After five years of various versions of Multimodal Translation Task at the Workshop on Asian Translation 2024 (WAT2024), WMT continues with a merger: “English-to-Lowres Multimodal Translation Task”. The task relies on our “{Hindi, Bengali, Malayalam, Hausa} Visual Genome” datasets, all of which provide text and images suitable for English-{Hindi, Bengali, Malayalam, Hausa} machine translation tasks and multimodal research.
Hindi, Bengali, and Malayalam are Indic medium-to-low-resource languages, Hausa is a low-resource African language.
Timeline
-
August 10, 2024: Translations need to be submitted to the organizers
-
August 30, 2024: System description paper submission deadline
-
September 27, 2024: Review feedback for system description
-
October 4, 2024: Camera-ready
-
November 15 or 16, 2024: Workshop takes place
Task Description
The setup of the task is as follows:
-
Inputs:
-
An image,
-
A rectangular region in that image,
-
A short English caption of the rectangular region.
-
-
Expected Output:
-
The caption of the rectangual region in {Hindi, Bengali, Malayalam, Hausa}.
-
Types of Submissions Expected
Participants are welcome to submit outputs for any subsets of the task languages (Hindi, Bengali, Malayalam, Hausa) for any subset of the following task modalities:
-
Text-only translation (Source image not used)
-
Image captioning (English source text not used)
-
Multi-modal translation (uses both the image and the text)
Participants must indicate to which track their translations belong:
-
Text-only / Image-only / Multi-modal
-
see above
-
-
Domain-Aware / Domain-Unaware
-
Whether or not the full (English) Visual Genome was used in training.
-
-
Bilingual / Multilingual
-
Whether or not your model is multilingual, translating from English into all of the desired languages, or whether you used individual pairwise models.
-
-
Constrained / Non-Constrained
-
The limitations for the constrained systems track are as follows:
-
Allowed pretrained LLMs:
-
Llama-2-7B, Llama-2-13B, Mistral-7B
-
You may adapt / finetune / whatever these models using the provided constrained data only.
-
-
Allowed multimodal LLMs
-
CLIP, DALL-E, Gemini, LLaVA
-
You may adapt / finetune / whatever these models using the provided constrained data only.

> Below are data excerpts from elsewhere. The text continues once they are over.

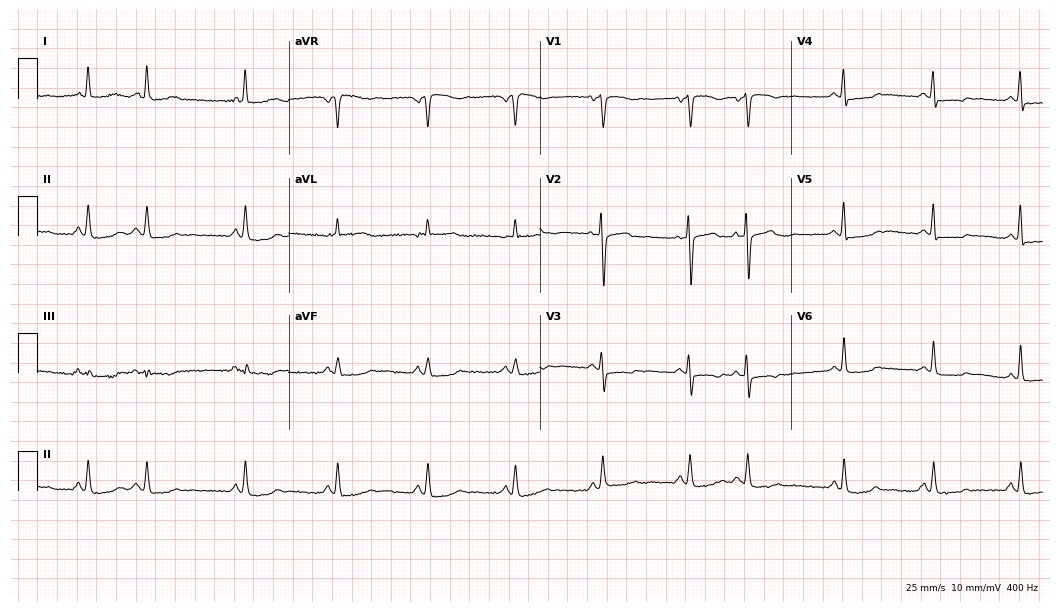
Resting 12-lead electrocardiogram. Patient: a female, 71 years old. None of these six findings is recorded: first-degree AV block, right bundle branch block, left bundle branch block, sinus bradycardia, atrial fibrillation, sinus tachycardia. Other findings, if any, are not listed.
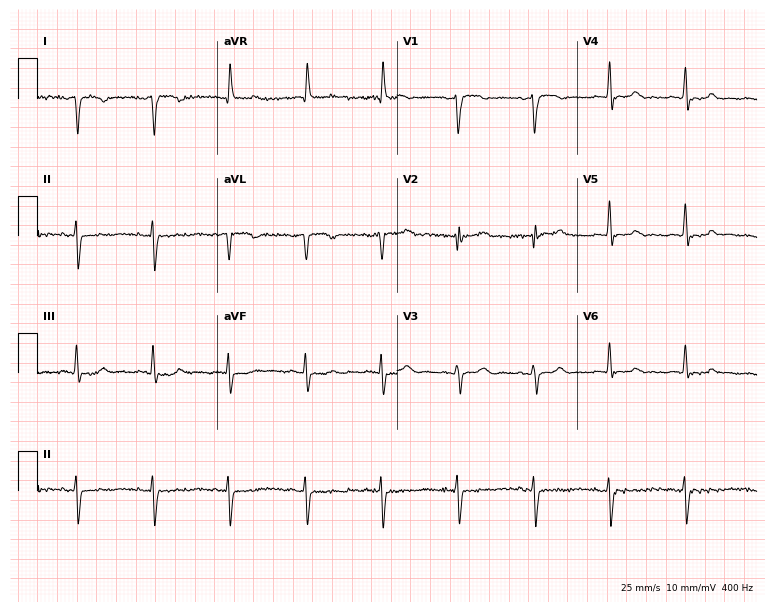
12-lead ECG (7.3-second recording at 400 Hz) from a 76-year-old female. Screened for six findings — first-degree AV block, right bundle branch block (RBBB), left bundle branch block (LBBB), sinus bradycardia, atrial fibrillation (AF), sinus tachycardia — none is recorded.
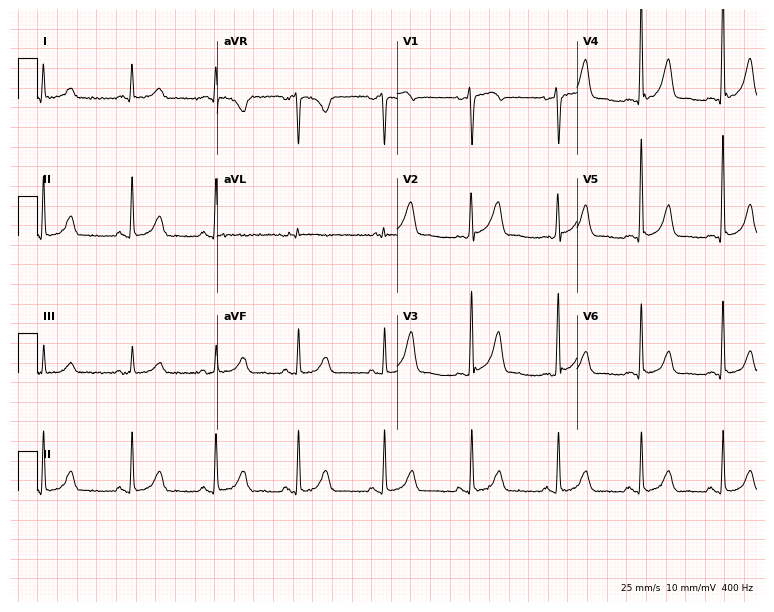
Standard 12-lead ECG recorded from a 64-year-old female patient. Read as a normal ECG.

Mention if you use any other Multimodal LLMs.
-
-
Allowed pretrained LMs:
-
mBART, BERT, RoBERTa, XLM-RoBERTa, sBERT, LaBSE (all in all publicly available model sizes)
-
-
You may ONLY use the training data allowed for this year (linked below).
-
You may use any publicly available automatic quality metric during your development
-
Any basic linguistics tools (taggers, parsers, morphology analyzers, etc.)
-
-
-
Non-constrained submissions may use other data or pretrained models but need to specify what was used.
Training Data
The {Hindi, Bengali, Malayalam, Hausa} Visual Genome consists of:
-
29k training examples
-
1k dev set
-
1.6k evaluation set
All the datasets use the same underlying set of images with a handful of differences due to sanity checks which were carried out in each of the languages independently.
Evaluation
WAT2024 Multi-Modal Task will be evaluated on:
-
1.6k evaluation set of {Hindi, Bengali, Malayalam, Hausa} Visual Genome
-
1.4k challenge set of {Hindi, Bengali, Malayalam, Hausa} Visual Genome
Means of evaluation:
-
Automatic metrics: BLEU, CHRF3, and others
-
Manual evaluation, subject to the availability of {Hindi, Bengali, Malayalam, Hausa} speakers
Registration
Please register your team by sending application following WAT application here
Download Links
Paper and References
-
Hindi Visual Genome: A Dataset for Multi-Modal English to Hindi Machine Translation
-
Bengali Visual Genome: A Multimodal Dataset for Machine Translation and Image Captioning
-
Hausa Visual Genome: A Dataset for Multi-Modal English-to-Hausa Machine Translation
-
IITP at WAT 2021: System description for English-Hindi Multimodal Translation Task
Organizers
-
Shantipriya Parida (Silo AI, Finland)
-
Ondřej Bojar (Charles University, Czech Republic)
-
Idris Abdulmumin (University of Pretoria, South Africa)
-
Shamsuddeen Hassan Muhammad (Imperial College London, UK)
-
Ibrahim Said Ahmad (Institute for Experimental AI, Northeastern University, USA)
Contact
License
The data is licensed under Creative Commons Attribution-NonCommercial-ShareAlike 4.0 International.
Acknowledgment
The datasets in this shared task were supported by the grant 19-26934X (Neural Representations in Multi-modal and Multi-lingual Modelling) of the Grant Agency of the Czech Republic.